1. No
meu entender, o que unifica o percurso polifacetado do Papa Francisco é a luta
por uma Igreja outra ao serviço de um mundo outro. Na crónica do Domingo
passado, tentei uma leitura desse percurso até 2018. Prometi que não deixaria em
branco os anos de 2019 a 2021.
2019 ficou
marcado por três grandes acontecimentos. O primeiro foi a assinatura do
documento Fraternidade Humana pela Paz Mundial e a Convivência Comum,
pelo Papa Francisco e pelo Grão Imame de Al-Azhar, Ahamad al-Tayyeb, em Abu
Dhabi. É um documento extraordinário em si mesmo e ficará, para sempre, como
referência do que devem ser as relações entre cristãos e muçulmanos. Além de
encorajar e fortalecer o diálogo inter-religioso, promove não só o respeito
mútuo, como condena, de forma radical, o terrorismo e a violência em nome de
Deus. Em nome de Deus só se pode fazer o bem.
O segundo acontecimento não é menos importante.
Realizou-se, em Abril, no Vaticano, um retiro espiritual, para os líderes civis
e eclesiásticos do Sudão do Sul. Este encontro espiritual foi concluído com um gesto
impressionante: Francisco ajoelhou-se e beijou os pés do Presidente da
República do Sudão do Sul, Salva Kiir Mayardit, e dos vice-Presidentes
presentes, para implorar o fim definitivo da guerra, neste jovem país
africano.
No âmbito da
busca da unidade dos cristãos, no dia 29 de Junho, o Bispo de Roma doou alguns
fragmentos das relíquias de São Pedro a uma delegação do Patriarcado Ecuménico
de Constantinopla. Numa Carta ao Patriarca Bartolomeu, o Papa sublinhou: Esta
doação representa uma ulterior confirmação do caminho das nossas Igrejas rumo à
unidade.
Em Outubro, foi
realizado, no Vaticano, o Sínodo Especial para a Região Pan-Amazónica, dando
origem à Exortação Apostólica Querida Amazónia, em 2020. O Papa
Francisco não reproduz o documento final. A sua Exortação é uma ressonância
pessoal perante os sonhos que ainda não foram realizados: sonho social, sonho cultural,
sonho ecológico e sonho eclesial. O resultado mais importante deste Sínodo não
foi o que conseguiu. Ficou muito aquém do que era preciso sob o ponto de vista
da inculturação da Igreja, por exemplo. Mas teve o mérito extraordinário de
colocar a Amazónia no horizonte de todas as Igrejas e de todos os povos.
Ainda em 2019,
o Papa não esqueceu as reformas económicas no interior da Cúria que tinham dado
aso a muitos e vergonhosos escândalos. Em Agosto, renovou, com um quirógrafo, o
Estatuto do IOR, nomeando um Revisor externo para controlar as contas do Banco
Vaticano. Esta decisão deu origem, em fins de 2020, a um novo Estatuto da
Autoridade de Informação Financeira, chamada Autoridade de Supervisão e
Informação Financeira (ASIF), como também ao Motu próprio: Sobre
determinadas competências em matéria económica e financeira, com o qual
transferia para a Administração
do Património da Sé Apostólica (APSA) a gestão dos fundos e bens da Secretaria de Estado, inclusive o Óbolo de
São Pedro, a fim de reforçar o controlo da Secretaria para a Economia.

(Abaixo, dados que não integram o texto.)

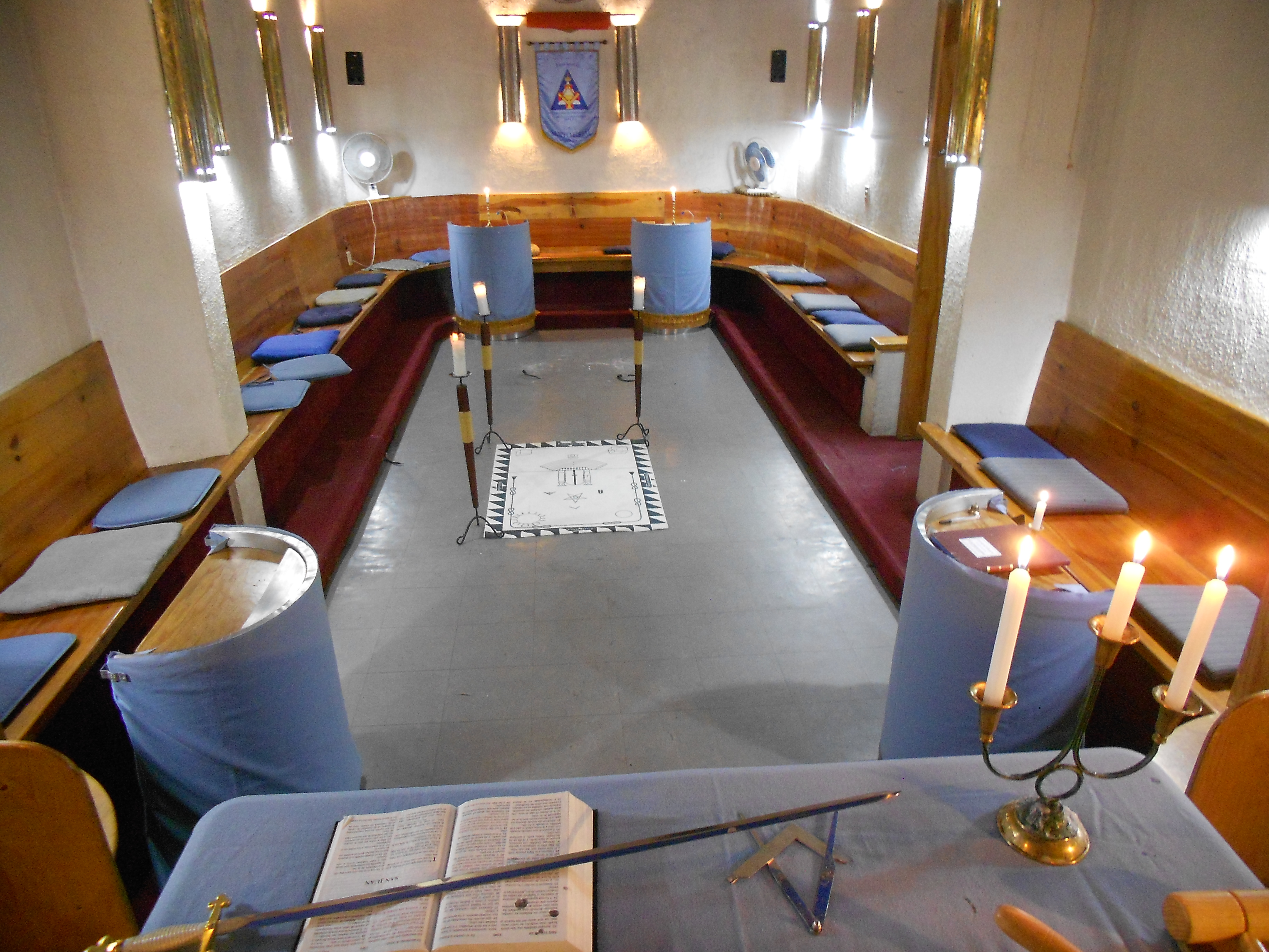 Templo masónico del Rito Escocés Rectificado en la Ciudad de México. Vista desde Oriente

Em 2020, perante o confinamento exigido pela
pandemia da Covid-19, ficou na memória do mundo inteiro o Papa Francisco,
sozinho, na Praça de S. Pedro deserta e chuvosa, rezando a Statio Orbis
por todas as vítimas da Covid-19. É verdade que a tecnologia ajudou a encurtar
as distâncias, proporcionando a Audiência Geral e a oração do Angelus,
transmitidas ao vivo por áudio-vídeos, assim como as Missas matutinas na Casa
Santa Marta.
Foi realizado o Primeiro Encontro, em Assis, sobre a Economia
de Francisco. Envolveu mais de 2.000
empresários e estudantes de economia com menos de 35 anos de todos os
continentes. Não basta denunciar a economia que mata. É fundamental
provar que são possíveis outros caminhos, outras práticas.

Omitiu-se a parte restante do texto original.